MANILA (Reuters) - A proposed bill that will allow the Philippines to tax tech giants like Facebook, Alphabet’s Google and Youtube, and Netflix, moved a step closer to becoming a law after a lower house committee approved it on Wednesday.
The bill, which aims to raise 29 billion pesos ($590 million) to help fund government measures to fight the coronavirus, follows similar plans by other Southeast Asian countries to generate revenues from the most popular digital services.
“If brick-and-mortar establishments, which are the hardest-hit by the pandemic, have to pay VAT, the giants of e-commerce should not be exempt,” Congressman Joey Salceda, the bill’s principal author, said in a statement.
The bill proposes value-added tax of 12% on digital services.

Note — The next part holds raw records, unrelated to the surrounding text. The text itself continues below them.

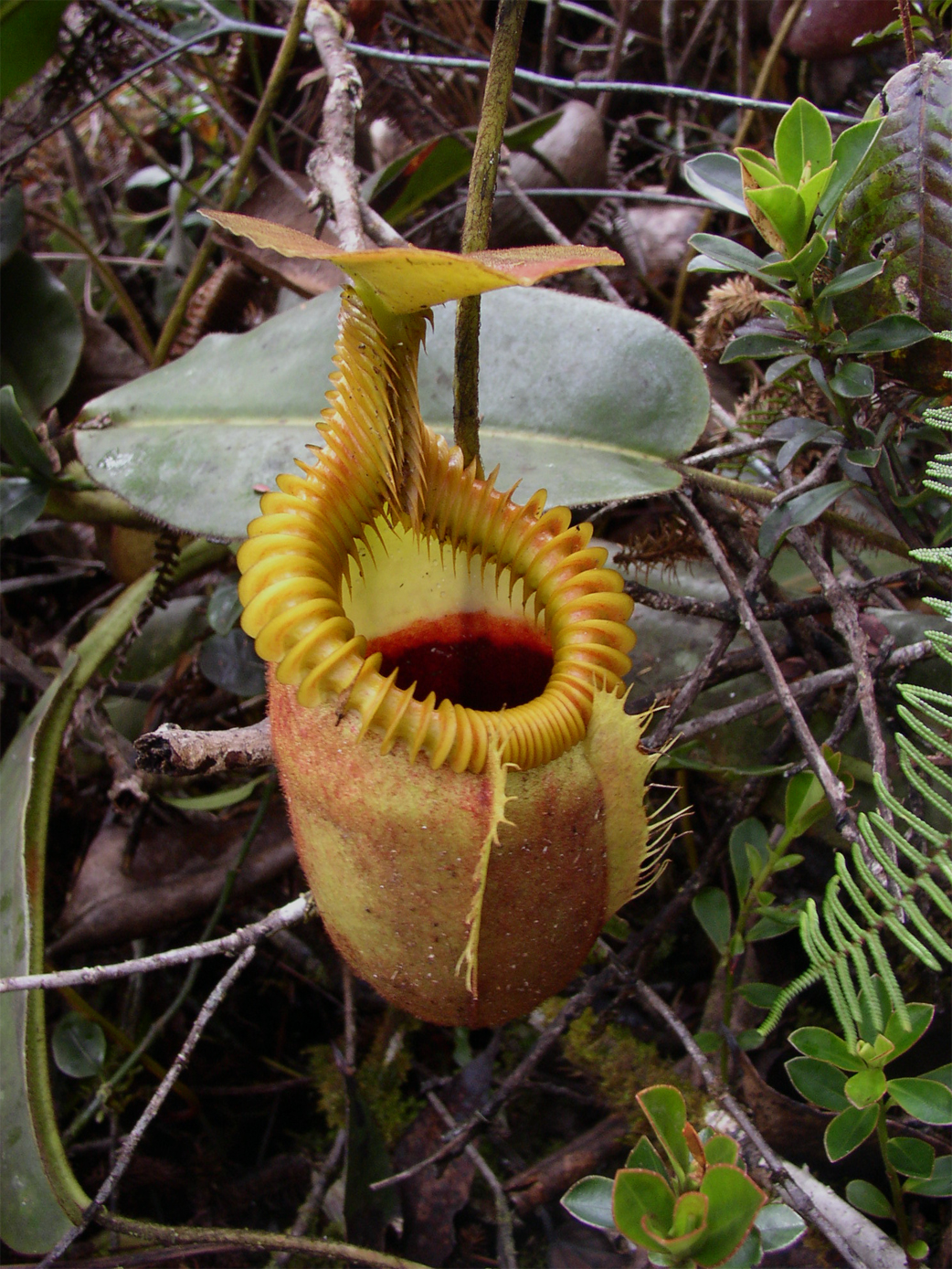 Photo taken in natural habitat.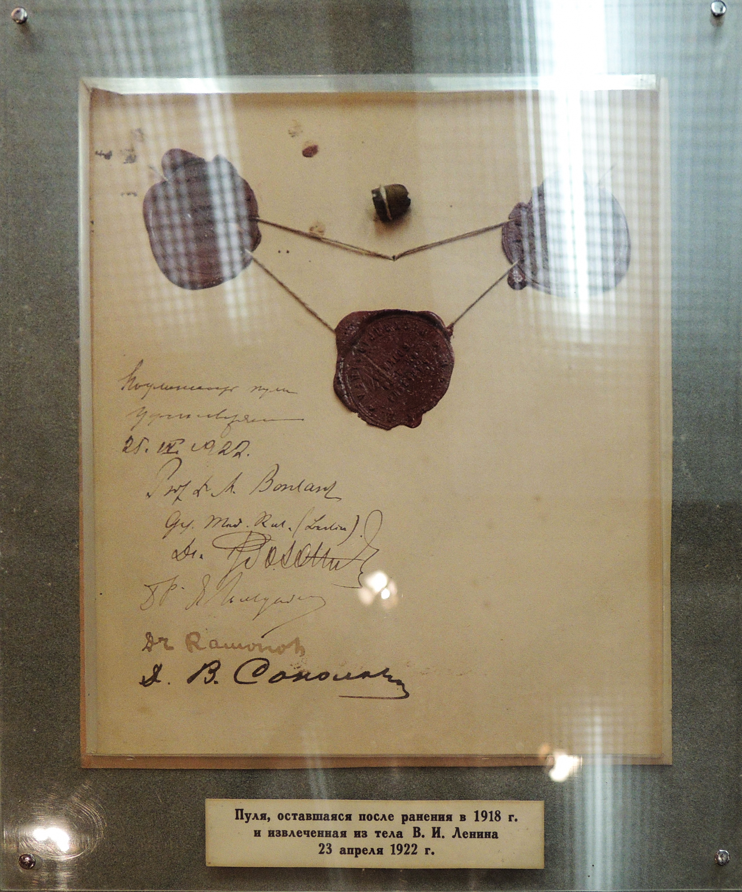 Пуля к пистолету "Браунинг". Калибр 6.30-6.39 мм. Ею был ранен Ленин в 1918 году, она осталась в его теле до 23 апреля 1922. ГИМ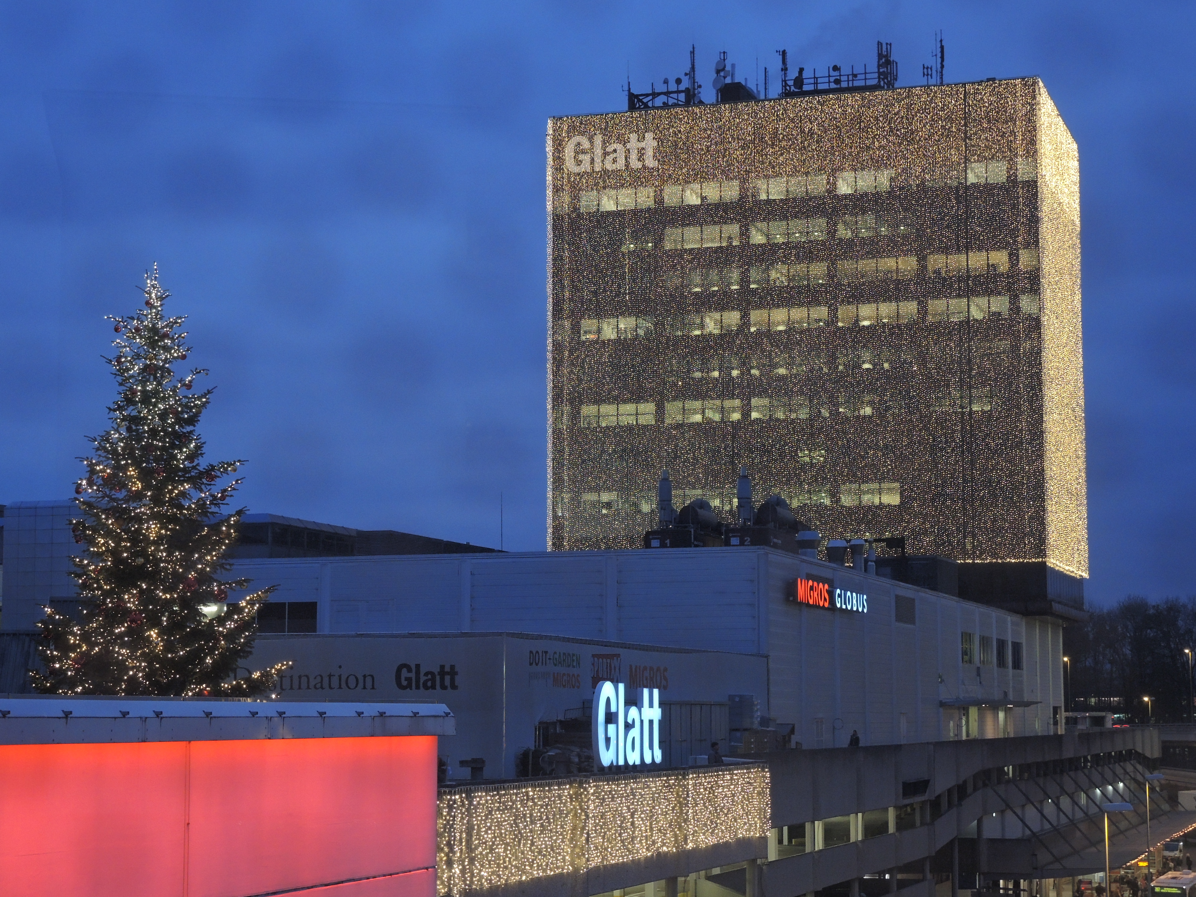 Glattzentrum in Wallisellen (Switzerland)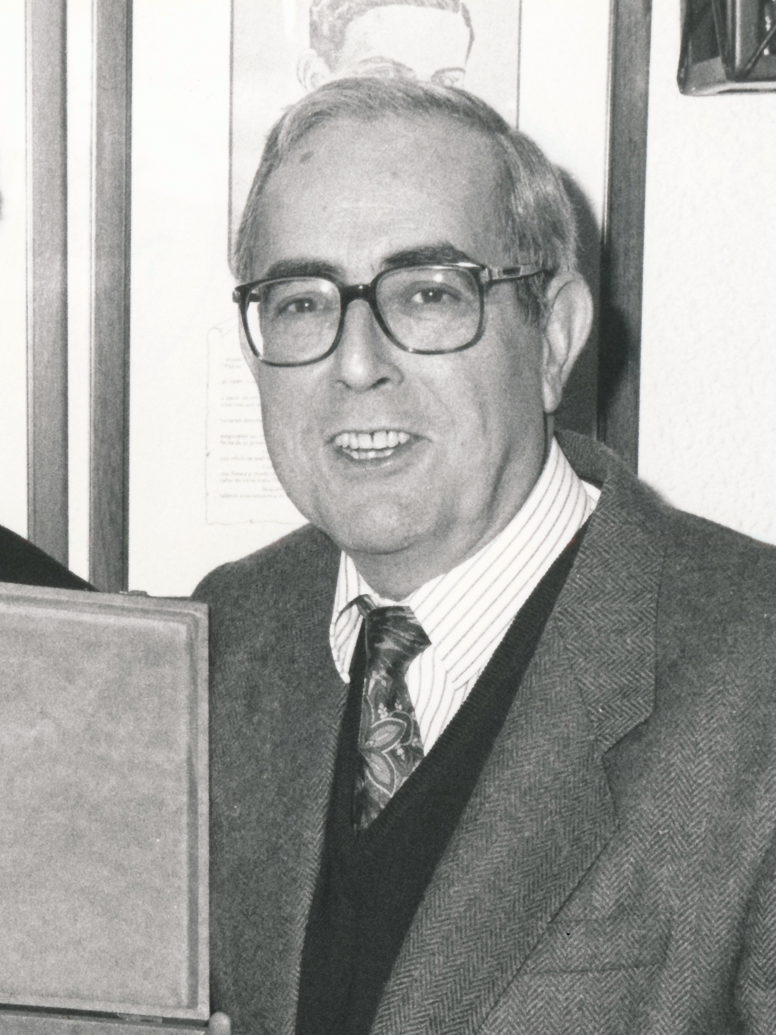 Demetrio Gutiérrez Alarcón periodista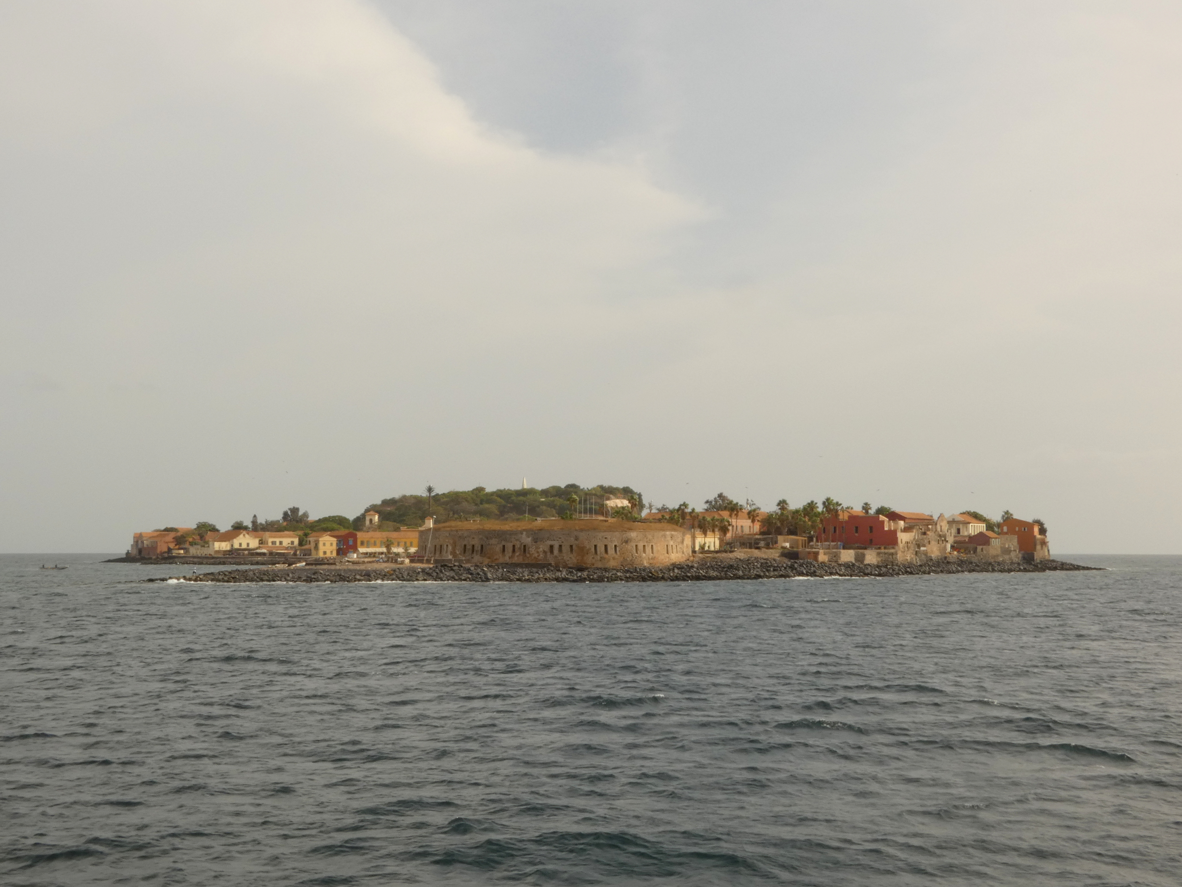 Île de Gorée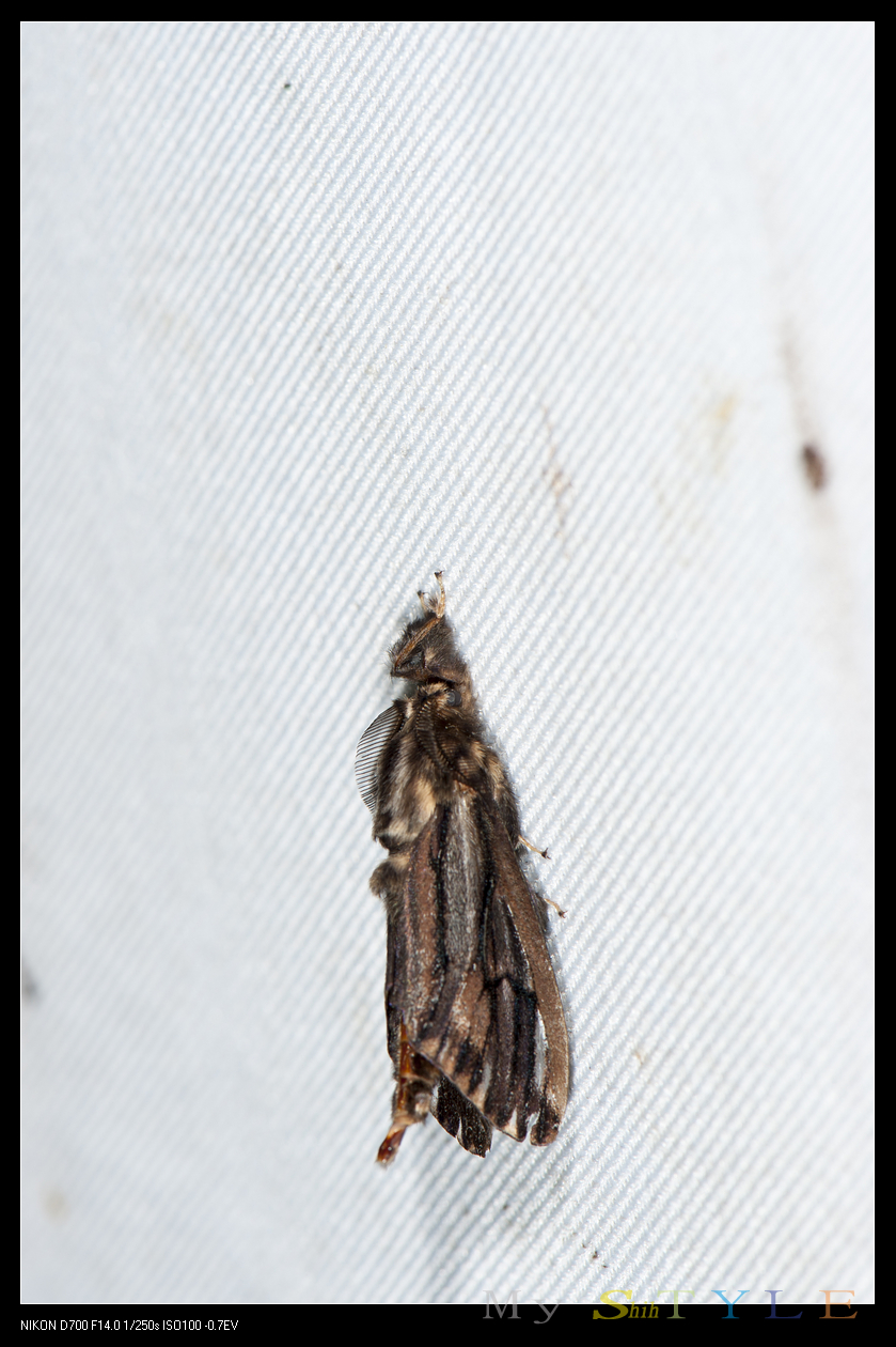 _DSJ3938 Eumeta pryeri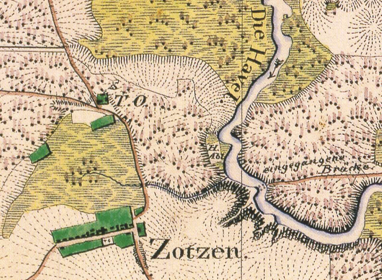 Zootzen, OT von Fürstenberg/Havel, Lkr. Oberhavel, Brandenburg, Ausschnitt aus dem Urmesstischblatt Blatt 2845 Bredereiche von 1825

It still needs to clear the lower chamber and a similar bill has been submitted to the Senate.
Starting next year, Salceda said, funds raised from new taxes would also be used to finance digital programmes such as a national broadband project and digital learning, to fill the education gap caused by school closures due to the virus.
The Philippines is a growth area for big tech firms, with Filipinos among the heaviest social media users in the world.
Facebook, Google, Youtube, Netflix, Spotify and Alibaba’s Lazada did not immediately respond to requests for comment.
Tech giants are increasingly facing tougher fiscal regimes in Southeast Asia, whose regulators held talks last year on a region-wide effort to tax tech giants more.
In May, Indonesia announced plans for VAT of 10% on digital products to boost revenues amid the pandemic.
Thailand in June approved a draft bill requiring foreign digital service providers to pay VAT of 7%.